他转身,带起一阵紫色的烟雾,然后消失在原本应该光临的小倌楼中。
今夜,有比去这地方更重要的事。
*****
幼冥走于花灯满街,他在晚宴之后便回到景殿,在景殿中睡过了头,一觉醒来也不见素子枯的踪影,便只身来到街上。他向来嗜睡,若是没有别的事,睡起来可真是没完没了,这也常常被师父拿出来或真或假的教育一番。
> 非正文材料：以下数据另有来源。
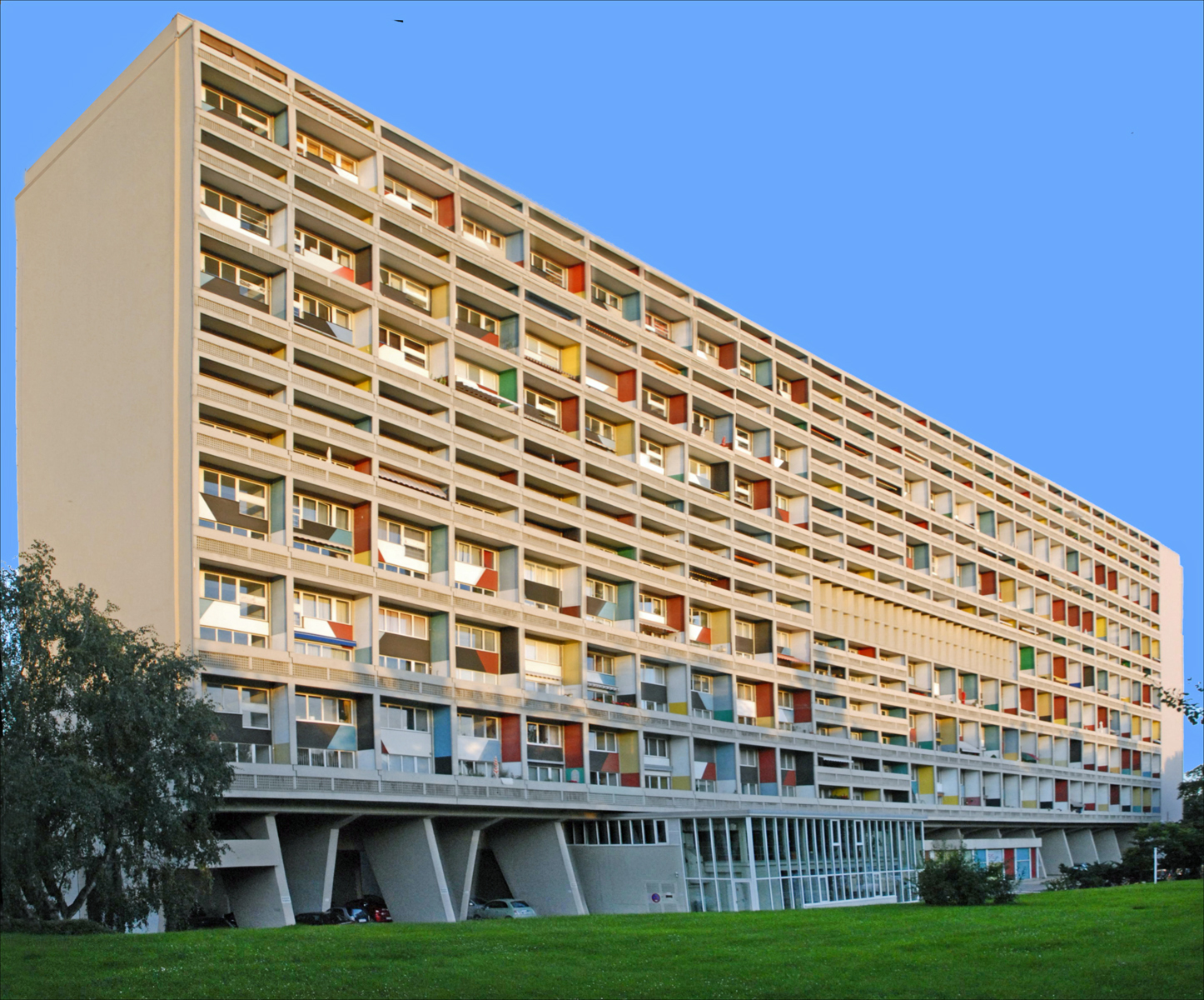 Vue d'ensemble de la Corbusierhaus L'unité d'habitation Corbusierhaus a été construite en 1957 sous la direction de l'architecte Le Corbusier (1887-1965). Sur le même modèle que la Cité Radieuse à Marseille, l'unité d'habitation de Berlin devait former un village autonome, pourvu d'une école, de services, de boutiques, etc. Le manque de crédits n'a pas permis de réaliser la totalité du programme. Le bâtiment, destiné à combattre la pénurie de logements après guerre à Berlin, compte 575 appartements répartis sur 17 étages. Il est à proximité du stade olympique. Fiche sur MIMOA
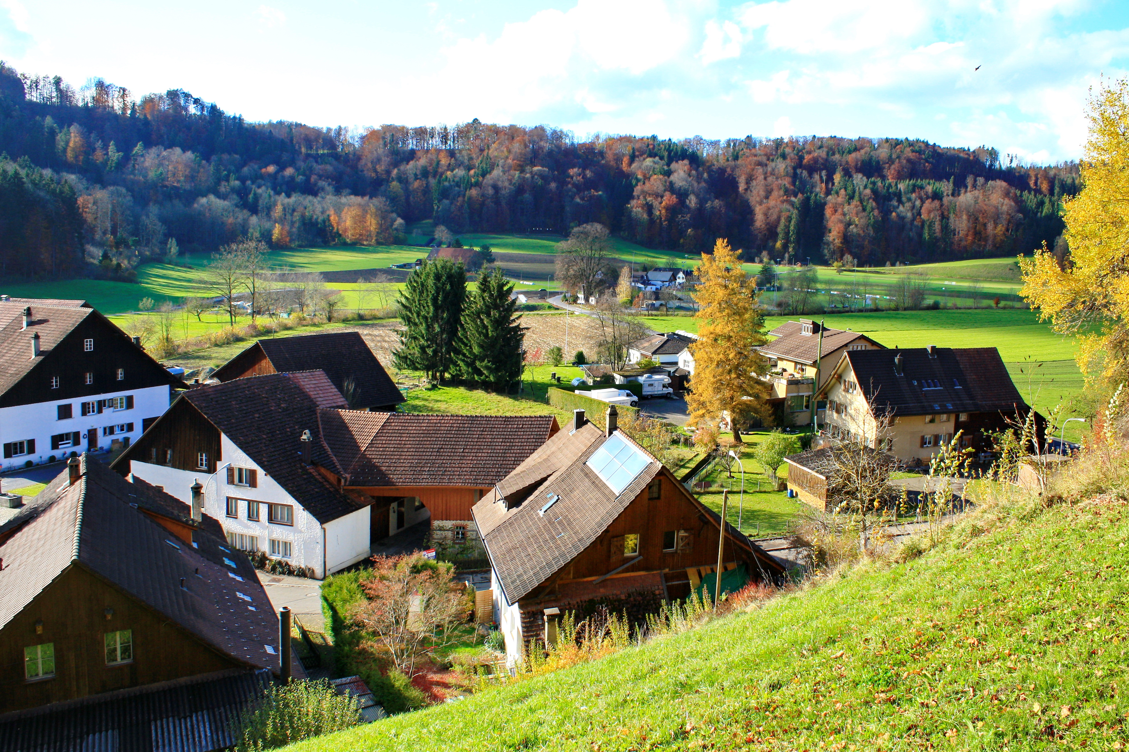 Rikon in the Töss Valley (Tösstal) in Switzerland
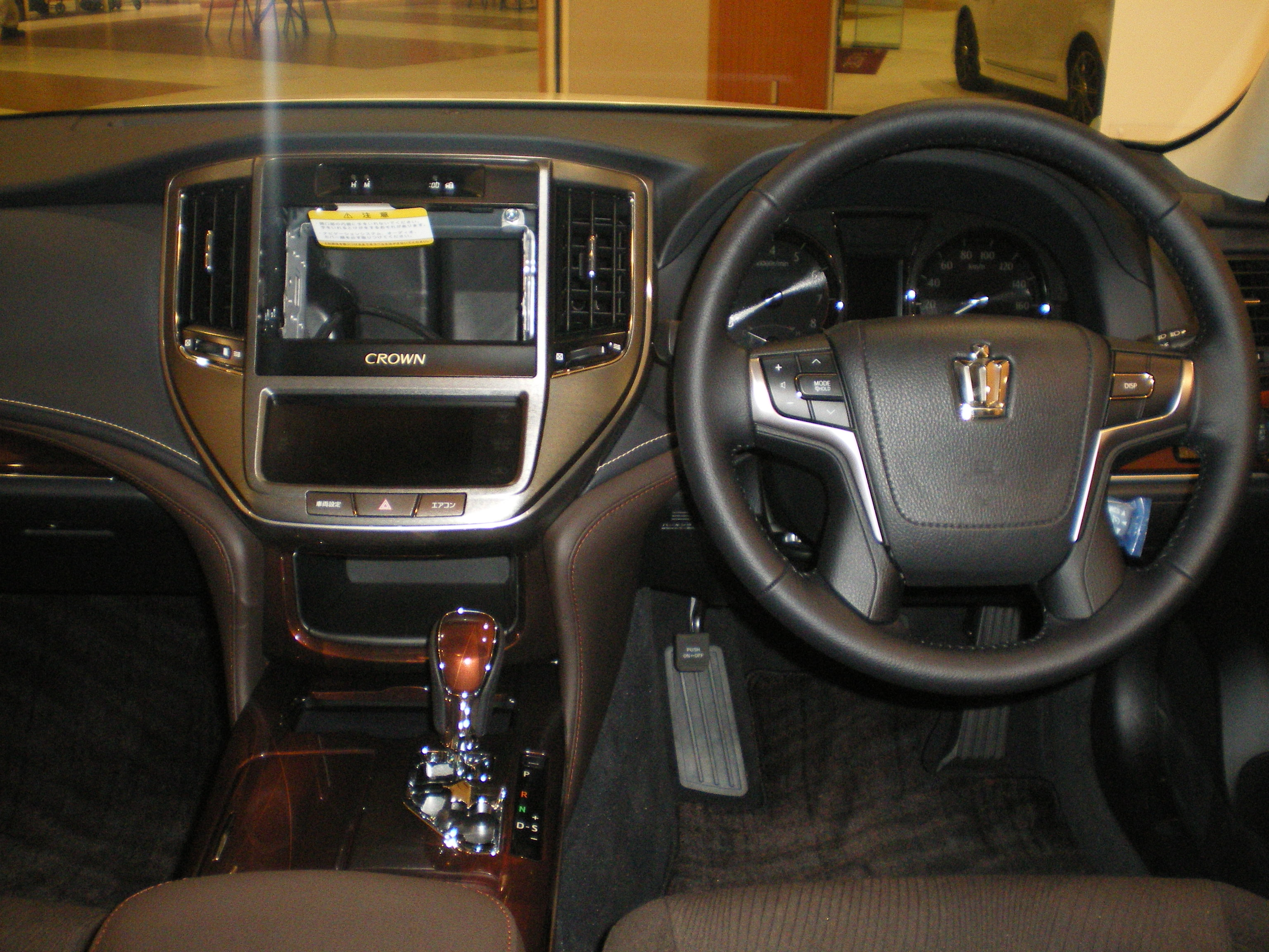 トヨタ・クラウン
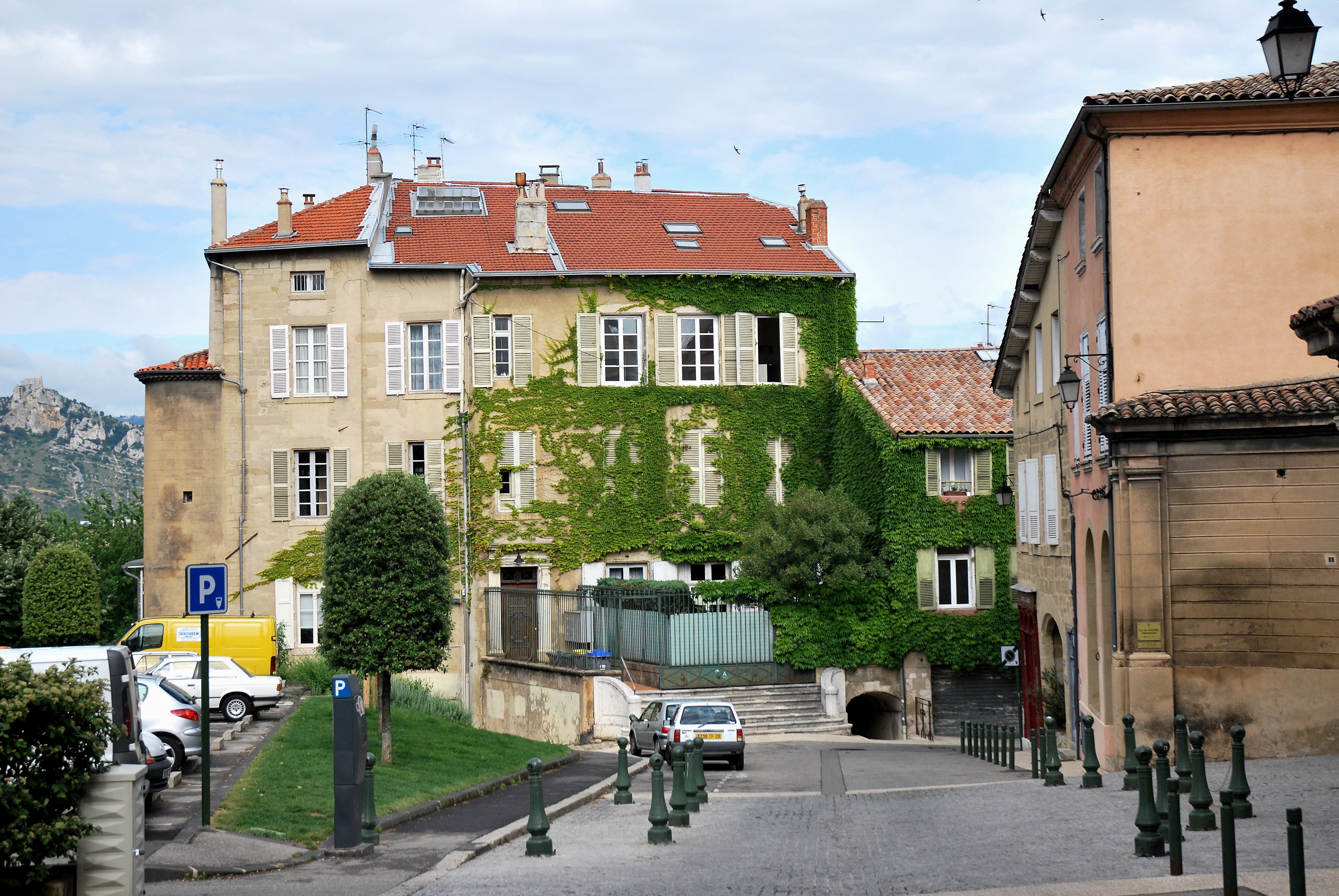 côtes des chapeliers

这灯谜早已被猜尽,只见那些小妖小鬼小魔们不亦乐乎地开始在圣寰街上的各种娱乐之地穿梭。
圣寰街上烟火纷纷,苍穹被映照得不分曦月。
幼冥从拥挤中走出来,一步一步慢吞吞地走在街上,他每年都看这花灯会,如今也不觉有何新奇,忽然他鼻尖嗅到了一股酸涩甜美的味道,那是他最爱吃的流珠果。
幼冥眼睛亮了起来,他自小便能一口气吃上一大盒,如今闻到这样鲜活的气息自是脚步不停地走上去——他此时的鼻子比犬妖还要灵敏上好几倍,活像一只小狗——穿过大概数尺丈的街道,走过花灯掩映的圣寰,奔过汹涌起伏的浪潮,最终来到城墙下一不起眼的摊位。
那一席灿灿流珠果身旁竟是没有一看管者,幼冥踌躇了些许,终究没忍住伸手拿起一个,冰凉凉的感觉让心情一下子舒展开来,便将那果放入口中。